Société

La Barque : un charmant café pour personnes à la dérive

Au 118 rue Colbert à Tours se trouve un café particulier. Son nom : La Barque. Ce café associatif a pour spécificité d’être un lieu accessible à tous, mais surtout tourné vers les personnes précaires en grande difficulté sociale. Rencontre avec Barbara Demcak, salariée à La Barque depuis 4 ans.

Café associatif La Barque à Tours
Au premier abord, La Barque a tout l’air d’un café traditionnel avec son comptoir, ses tabourets, ses tables, un petit côté branché en prime avec une bibliothèque, des tables basses ; un côté café de centre ville qu’ on pourrait croire destiné à une clientèle étudiante. Pourtant la ressemblance s’arrête là, comme nous l’explique Barbara Demcak : « La Barque est un café associatif qui est ouvert à tous avec une attention particulière au public en grande précarité, que ce soit des personnes en foyer d’hébergement d’urgence, à la rue, en squat ou isolées ». Créée et gérée par l’association Au fil de l’eau, La Barque est une petite structure avec trois salariés qui fonctionne essentiellement grâce à des financements publics venant des collectivités (ville, agglomération, département et région) ou de l’Etat via la DDCS (Direction départementale de la cohésion sociale).

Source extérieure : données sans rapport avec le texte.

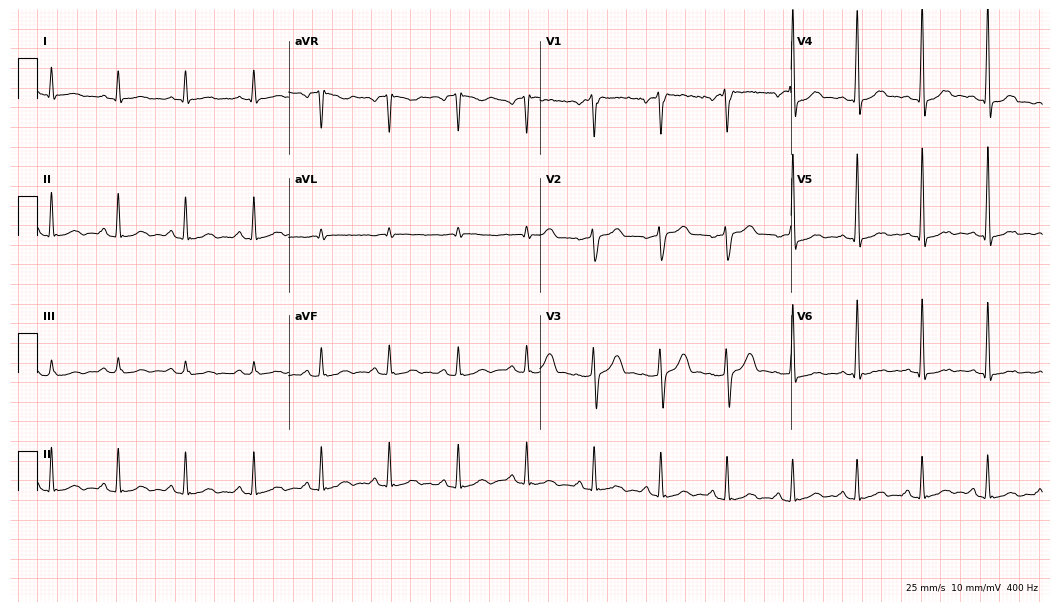
Standard 12-lead ECG recorded from a 58-year-old male (10.2-second recording at 400 Hz). Read as a normal ECG.
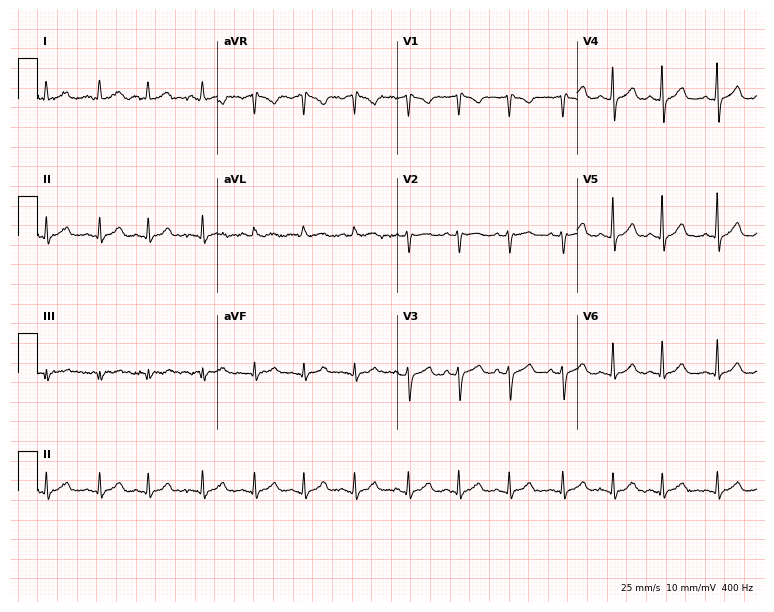
12-lead ECG from a female, 69 years old. Findings include sinus tachycardia (a sinus rate of 100 beats per minute or more).
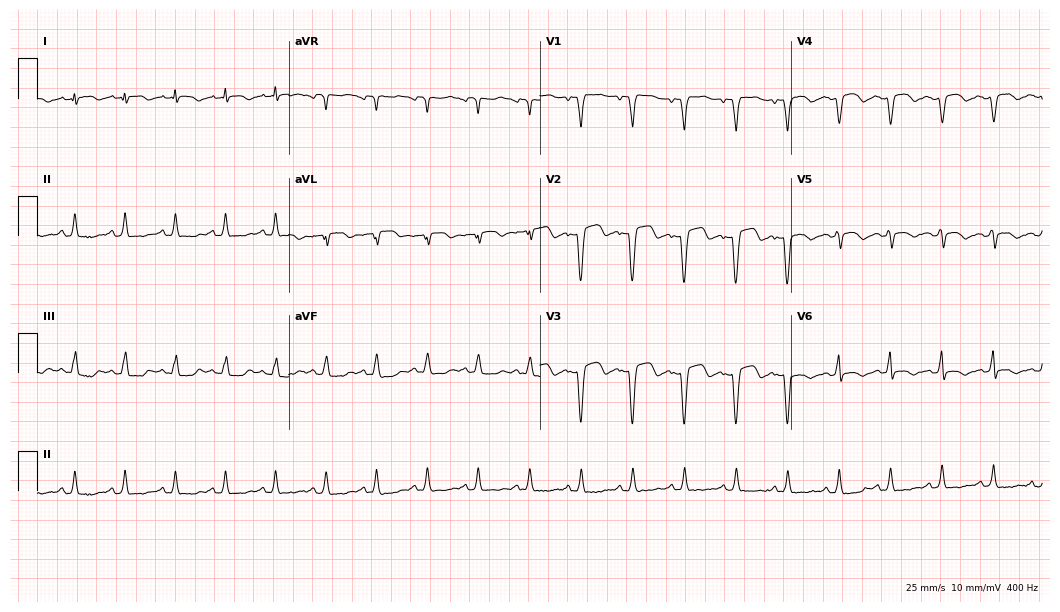
ECG — a 42-year-old female patient. Findings include sinus tachycardia (a sinus rate of 100 beats per minute or more).
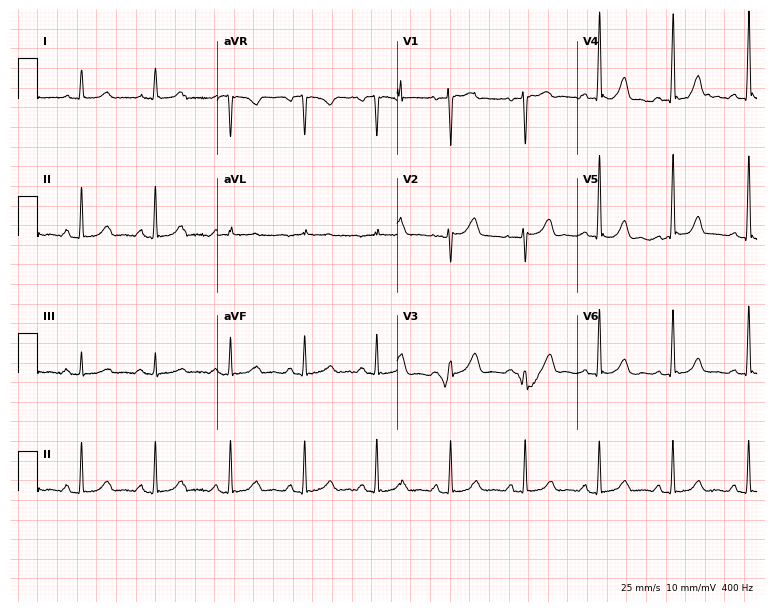
Electrocardiogram (7.3-second recording at 400 Hz), a 40-year-old female patient. Overall reading on record: normal ECG.
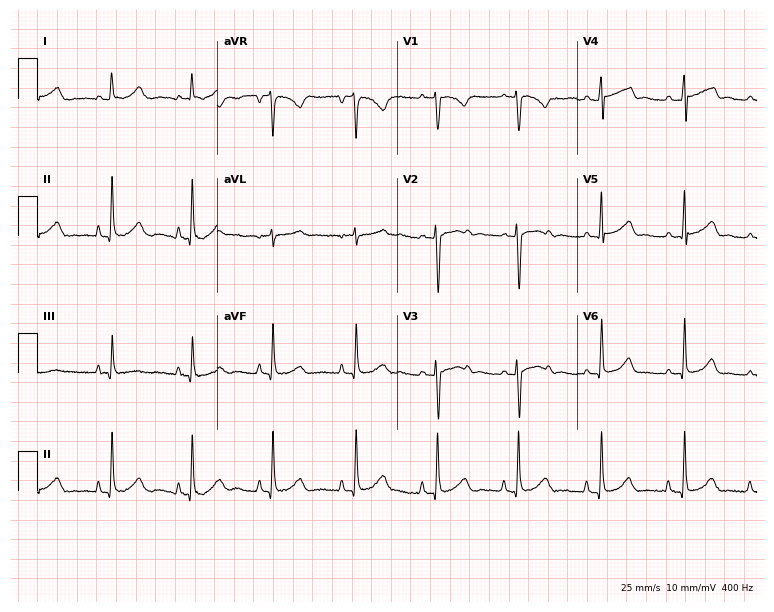
Electrocardiogram, a female, 17 years old. Overall reading on record: normal ECG.
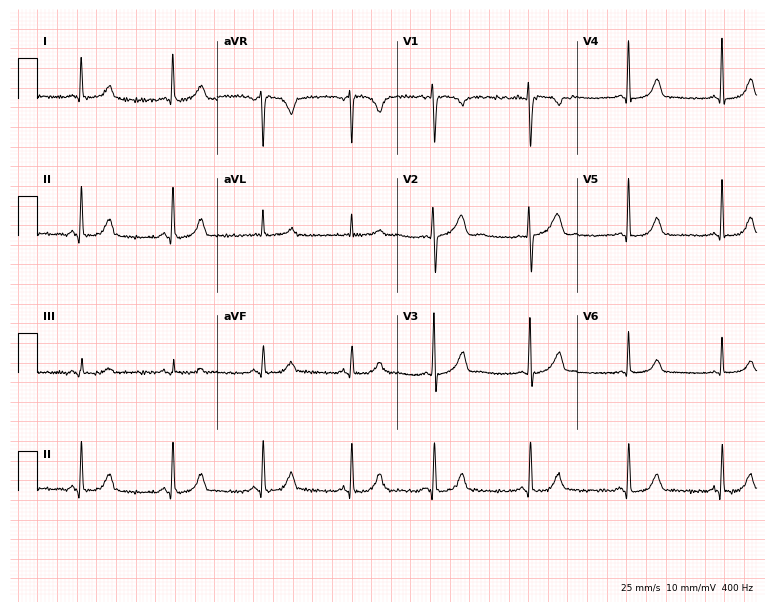
ECG — a female patient, 31 years old. Labelled as a normal ECG.
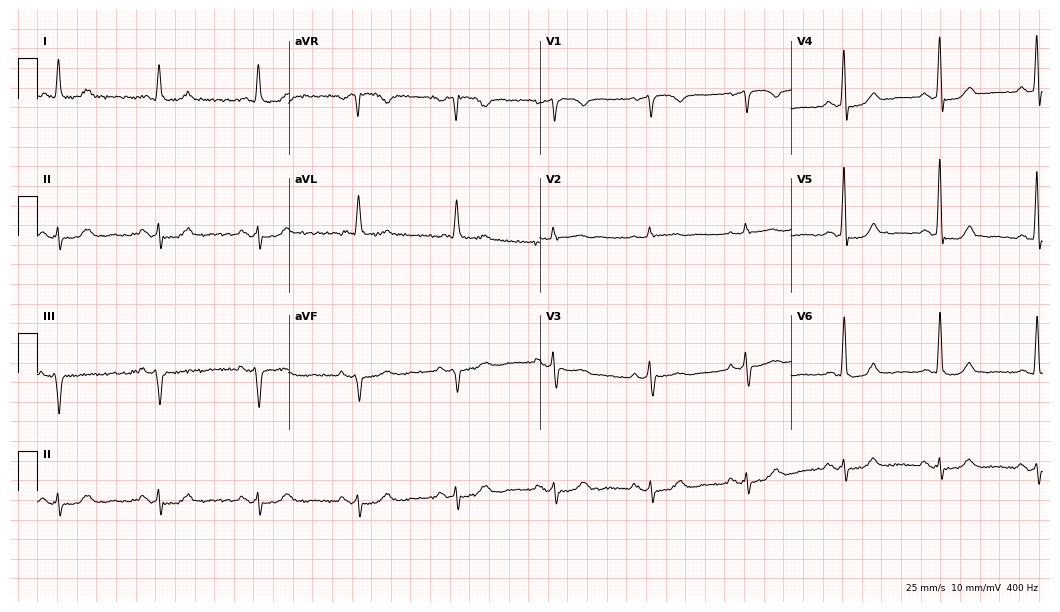
12-lead ECG from a 76-year-old male (10.2-second recording at 400 Hz). No first-degree AV block, right bundle branch block (RBBB), left bundle branch block (LBBB), sinus bradycardia, atrial fibrillation (AF) or sinus tachycardia recorded for this tracing. Only these six findings were labelled.

Une structure ouverte toute l’année du mercredi au dimanche et qui accueille 60 à 70 personnes par jour l’hiver et une trentaine en moyenne l’été, dont beaucoup de jeunes « qui ont un parcours institutionnel ou en famille d’accueil et se retrouvent à leur majorité sans prise en charge, avec des parcours de vie compliqués ».

Café associatif La Barque à Tours

« Les aider à rebondir et à trouver l’énergie »

Une association qui accueille donc essentiellement des personnes en difficulté qui viennent y passer du temps « pour trouver un lieu convivial » nous explique Barbara Demcak, une des trois salariés de l’association. La Barque est ainsi un lieu qui entend aider les personnes à se remotiver : « On ne veut pas que ce lieu soit permanent pour les personnes. C’est un lieu de passage qui doit les accompagner dans leur parcours de vie ».

Une aide souvent bienvenue pour ces personnes, « le fait d’être à la rue est souvent vécu de manière très violente, c’est dur de pouvoir rebondir, de trouver l’énergie pour retrouver un statut social ». Une volonté de recréer des repères sociaux qui correspond également à la situation du lieu : « Notre spécificité est que l’on est situé rue Colbert, dans une rue passante, alors que beaucoup de structures se trouvent dans des rues excentrées, cela permet aux personnes qui viennent de ne pas se sentir rejetées ».

Café associatif La Barque à Tours

Un lieu d’accueil et d’activités

Dans le fonctionnement, La Barque propose des boissons payantes « pour responsabiliser les personnes qui viennent » et sans alcool « car certains sont dépendants », mais n’oblige pas à la consommation : « on peut venir ici juste pour passer un moment au chaud ». Outre le côté bar, La Barque propose aussi des activités comme des jeux, met à disposition une bibliothèque, mais aussi un ordinateur pour des démarches administratives ou de la détente. Une cuisine est également accessible avec des ustensiles à disposition ainsi qu’un four, des plaques chauffantes… pour que les personnes accueillies puissent se préparer des repas.

Café associatif La Barque à Tours
Les membres de La Barque aident également ces personnes en difficultés à se tourner vers les services publics, les acteurs sociaux, les aident dans les démarches administratives. Des aides sont possibles également dans la rédaction de lettres, de CV… Pour autant, La Barque ne se substitue pas aux acteurs sociaux, mais se définit comme un relai : « L’essence du lieu est de permettre aux personnes de redevenir acteurs de leur propre vie, de se prendre en main ».

Pour les aider à s’échapper un peu de leur quotidien, mais aussi de retrouver un accès aux activités de la société, La Barque propose également des activités extérieures, que ce soit du théâtre ou du cinéma grâce au dispositif Cultures du Cœur, mais aussi une fois par semaine des ateliers sportifs en partenariat avec l’UFOLEP. « Des activités indispensables pour permettre aux personnes concernées de reprendre confiance en soi et les aider à recréer de nouveaux liens ».